▶ **Task description**
Apart from the images, the records below need to be copied exactly.

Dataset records
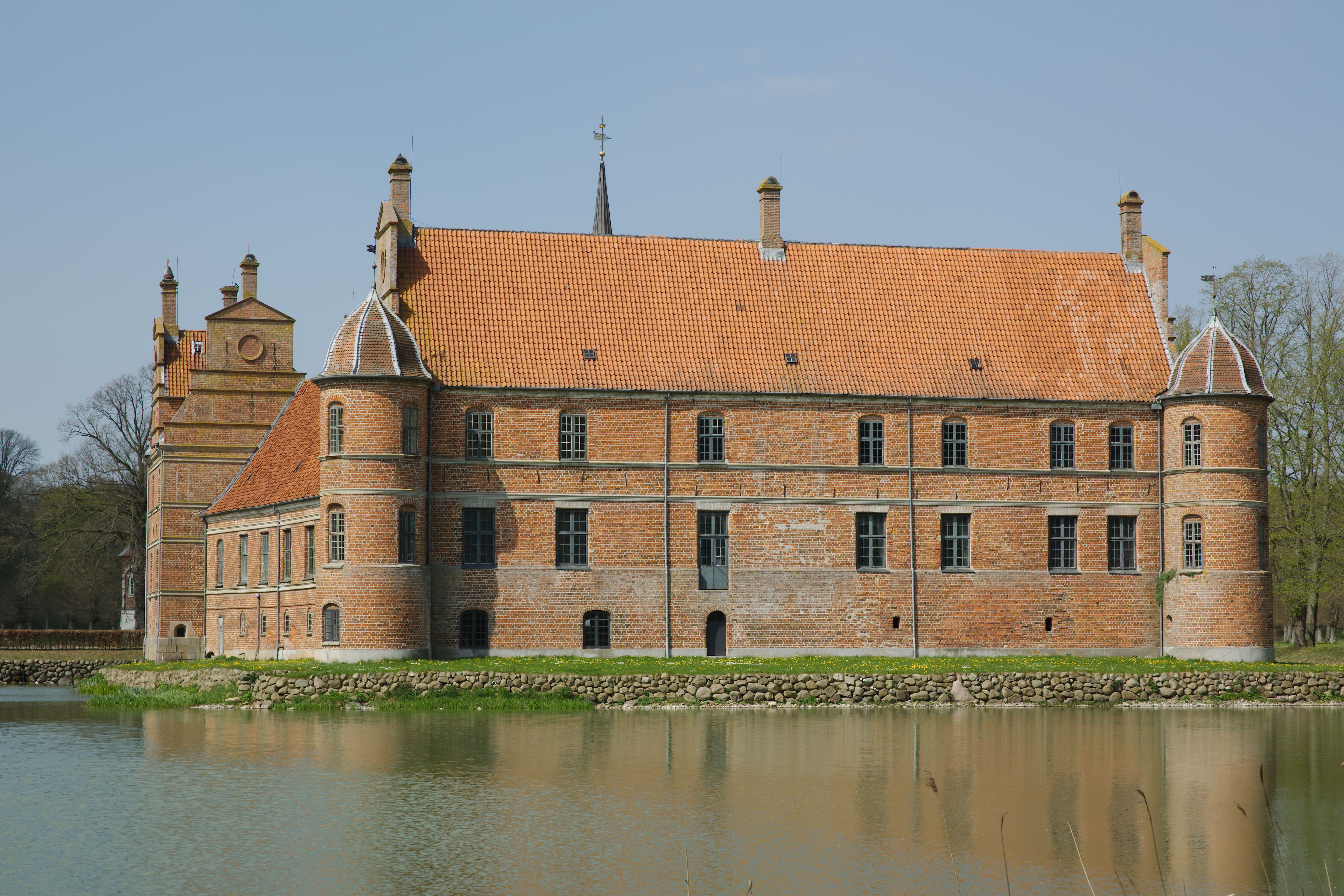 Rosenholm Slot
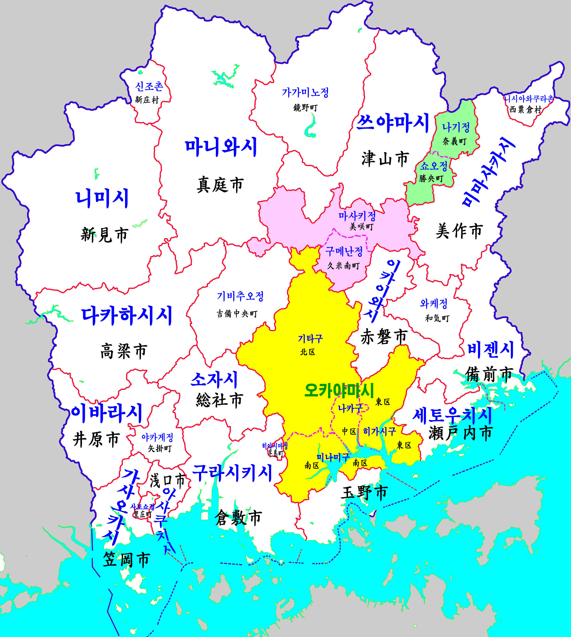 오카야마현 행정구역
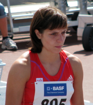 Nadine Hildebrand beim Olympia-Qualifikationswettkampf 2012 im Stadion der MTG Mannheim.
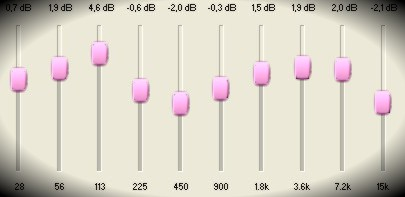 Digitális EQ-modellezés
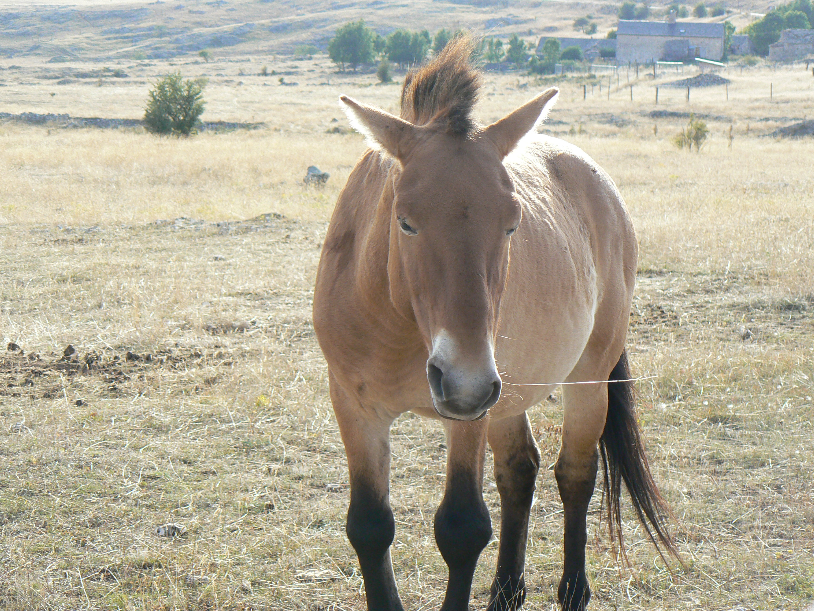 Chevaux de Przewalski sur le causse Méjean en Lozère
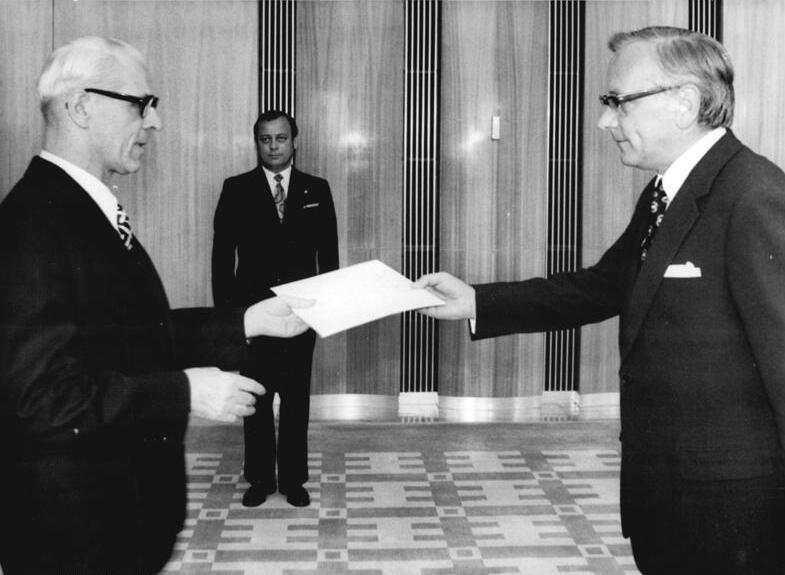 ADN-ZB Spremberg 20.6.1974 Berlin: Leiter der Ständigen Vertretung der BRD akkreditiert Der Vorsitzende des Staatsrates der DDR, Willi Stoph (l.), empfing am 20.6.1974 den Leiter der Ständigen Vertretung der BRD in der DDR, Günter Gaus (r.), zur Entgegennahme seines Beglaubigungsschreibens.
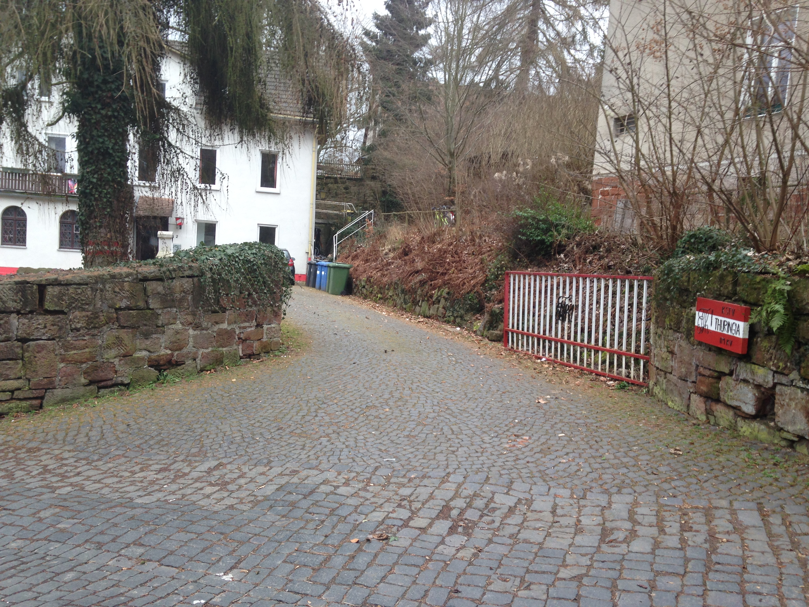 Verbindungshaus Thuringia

▶ **Solution**
 Rosenholm Slot
 오카야마현 행정구역
 Nadine Hildebrand beim Olympia-Qualifikationswettkampf 2012 im Stadion der MTG Mannheim.
 Digitális EQ-modellezés
 Chevaux de Przewalski sur le causse Méjean en Lozère
 ADN-ZB Spremberg 20.6.1974 Berlin: Leiter der Ständigen Vertretung der BRD akkreditiert Der Vorsitzende des Staatsrates der DDR, Willi Stoph (l.), empfing am 20.6.1974 den Leiter der Ständigen Vertretung der BRD in der DDR, Günter Gaus (r.), zur Entgegennahme seines Beglaubigungsschreibens.
 Verbindungshaus Thuringia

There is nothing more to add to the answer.